试了大半天,苏无涯他们还没来。李灵溪坐回江玦身边,感觉他身上隐隐散出热气。
“江玦,你……”
手背碰到江玦的额头,李灵溪立即被烫得一惊。
“你发烧了!”
洞内寒冷,江玦又体弱,即使有驱寒结界护着也无济于事。
李灵溪迅速脱下外袍给江玦盖上,可江玦还是半阖眼眸,肩膀微微打着颤,身子越来越烫。
“江玦,江玦。”
李灵溪焦急地唤他名字,半抱着他渡去金乌神力。这样抱了一会儿,他恢复些许力气,把李灵溪往外推。
“多谢阿嫣,我好多了。”
李灵溪反而搂紧他说:“你不许动,太冷了,抱着能暖和些。”
“不可以,”江玦为难道,“我有家室,我妻姓沈。

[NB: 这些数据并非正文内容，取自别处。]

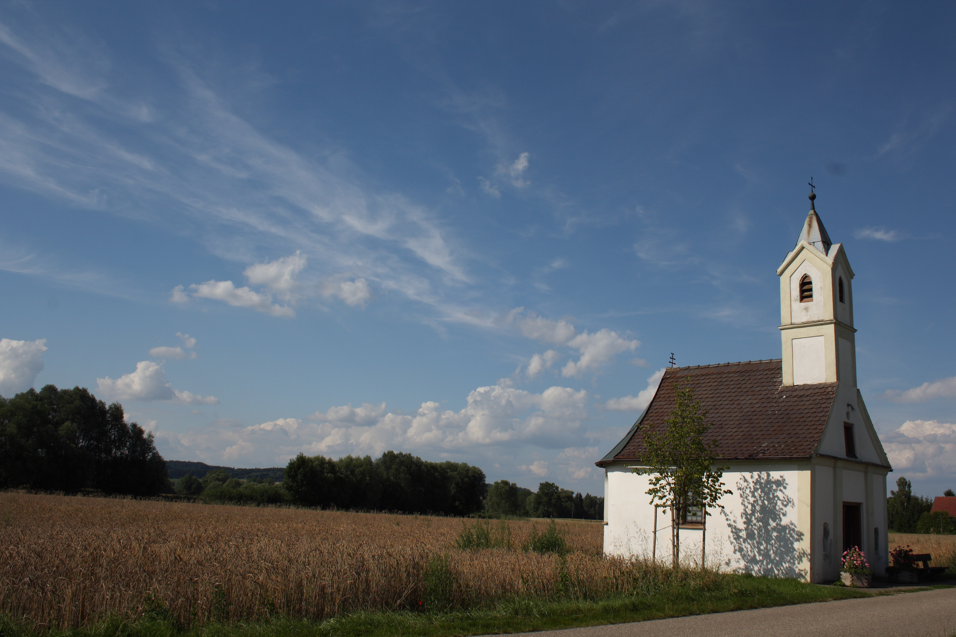 Katholische Kapelle St. Wendelin in Rettingen, einem Ortsteil von Tapfheim im Landkreis Donau-Ries (Bayern)

”
李灵溪浑身僵住,被江玦轻轻一挣,就失去这拥抱。她喉咙干渴得冒烟,似有火龙在里头钻,烧得她疼痛不已。
良久过后,她问:“你怎么知道!”
江玦说:“华阳竹院有线索。”
李灵溪又沉默很久,低声说道:“我与你说实话,你确实曾有一位女伴,是个无名小修,人们只知她姓沈,不知她从何处来。你重伤昏迷那年,她也受了伤,不久就死了。你师父和师妹不肯告诉你事实,是怕你伤心。”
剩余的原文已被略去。